Key DTN concepts we're missing:
| Concept | DTN/BPv7 | Reticulum | QuicProChat |
|---|---|---|---|
| Custody transfer | Yes | No | No |
| Fragmentation at bundle layer | Yes | No | Yes (LoRa transport) |
| Convergence layer adapters | Formal spec | Interfaces | MeshTransport trait |
| Routing protocols | CGR, EPIDEMIC | Announce-based | Announce-based |
| Priority scheduling | Yes | No | No |
Proposed Improvements
- Priority levels in MeshEnvelope (emergency > data > announce)
- Custody transfer option — intermediate node takes responsibility
- Better congestion control — backpressure signals in announce
Action Items
- Add priority field to MeshEnvelope
- Research custody transfer — is it worth the complexity?
- Implement priority queue in MeshStore and DutyCycleTracker
Gap 4: Battery/Duty-Cycle Optimization
The Problem
Briar drains 4x battery due to constant BT scanning. We claim to be better but haven't proven it.
Current state:
- DutyCycleTracker enforces EU868 1% limit
- Announce interval is configurable (default 10 min)
- No adaptive power management
Proposed Improvements
- Adaptive announce interval — more frequent when activity, less when idle
- Listen-before-talk — don't TX if channel is busy (LoRa CAD)

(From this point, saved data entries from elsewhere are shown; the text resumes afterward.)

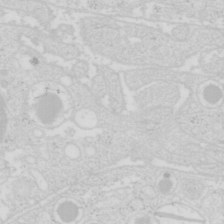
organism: Mouse
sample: Pancreas
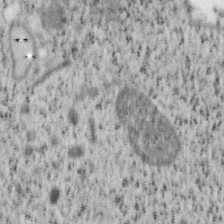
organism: Mouse
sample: OT-I killer T cells with ID8 ovarian cancer cells
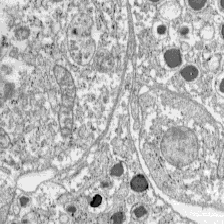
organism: C57BL Mouse
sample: Pancreatic islet
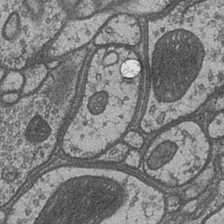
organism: Drosophila
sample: Optic medulla
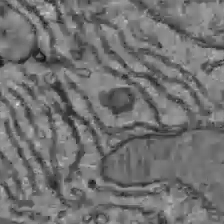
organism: C57BL Mouse
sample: Liver
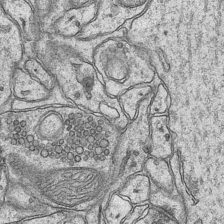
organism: Mouse
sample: CA1 Hippocampus
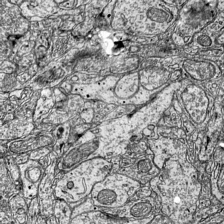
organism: Mouse
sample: Visual Cortex
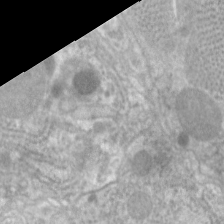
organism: C. elegans
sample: Pharynx
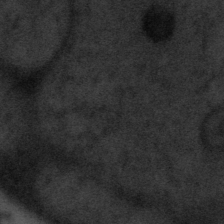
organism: Tuwongella immobilis
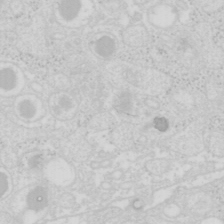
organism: Mouse
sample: Pancreas
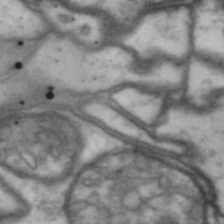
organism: Drosophila
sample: Brain
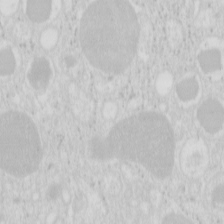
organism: Mouse
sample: Pancreas
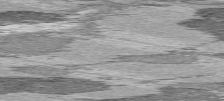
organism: C57BL Mouse
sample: Heart
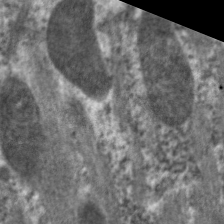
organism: C. elegans
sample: Pharynx
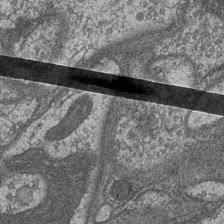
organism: Drosophila
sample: Optic medulla
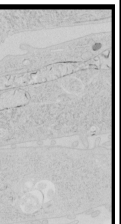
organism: Human
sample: Mitochondria in HCT116 cells
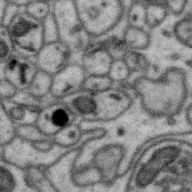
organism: Zebra finch
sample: Brain
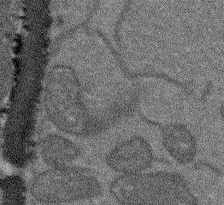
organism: Arabidopsis thaliana
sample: Root tip
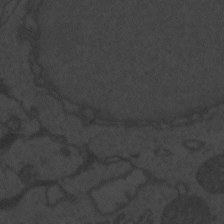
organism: Zebrafish
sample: Macrophage infected with Toxoplasma gondii
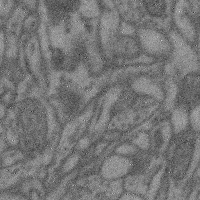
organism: Mouse
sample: Cerebral cortex
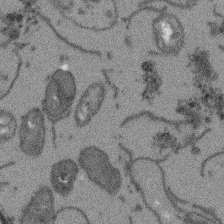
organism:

- Scheduled wake windows — coordinate with peers for efficient sync
- Power profiles — "always-on", "hourly-sync", "manual-only"
Action Items
- Implement CAD (Channel Activity Detection) in LoRaTransport
- Add power profile config to P2pNode
- Measure actual power consumption with real hardware
Gap 5: Real-World Testing
The Problem
All our mesh code runs against mocks. We claim LoRa support but haven't tested with real radios.
Testing Plan
| Test | Hardware | Status |
|---|---|---|
| LoRa point-to-point | 2x SX1262 dev boards | Not started |
| LoRa multi-hop | 3x SX1262, different rooms | Not started |
| Mixed transport | LoRa + WiFi relay | Not started |
| Outdoor range test | LoRa, line-of-sight 1km | Not started |
| Duty cycle compliance | SDR spectrum analyzer | Not started |
Action Items
- Procure hardware — 3x Heltec LoRa32 or similar
- Implement UART LoRaTransport for real modems
- Create test harness for automated multi-node testing
- Document actual performance numbers
Gap 6: Comparison Claims Need Verification
The Problem
Our positioning doc claims superiority over Meshtastic/Reticulum/Briar, but:
- We haven't measured our actual overhead vs. theirs
- We haven't tested interop scenarios
- We haven't run security analysis against their threat models
Verification Plan
| Claim | How to Verify |
|---|---|
| "MLS is better than shared-key AES" | Threat model comparison doc |
| "Multi-hop works" | Integration test with 5+ nodes |
| "LoRa-ready" | Actual LoRa hardware test |
| "Post-quantum protects groups" | Verify hybrid KEM in MLS path |
| "Relay nodes can't read content" | Formal verification of E2E path |
Action Items
- Create benchmark suite comparing message sizes
- Write threat model comparison doc (Meshtastic CVEs, Reticulum link-level)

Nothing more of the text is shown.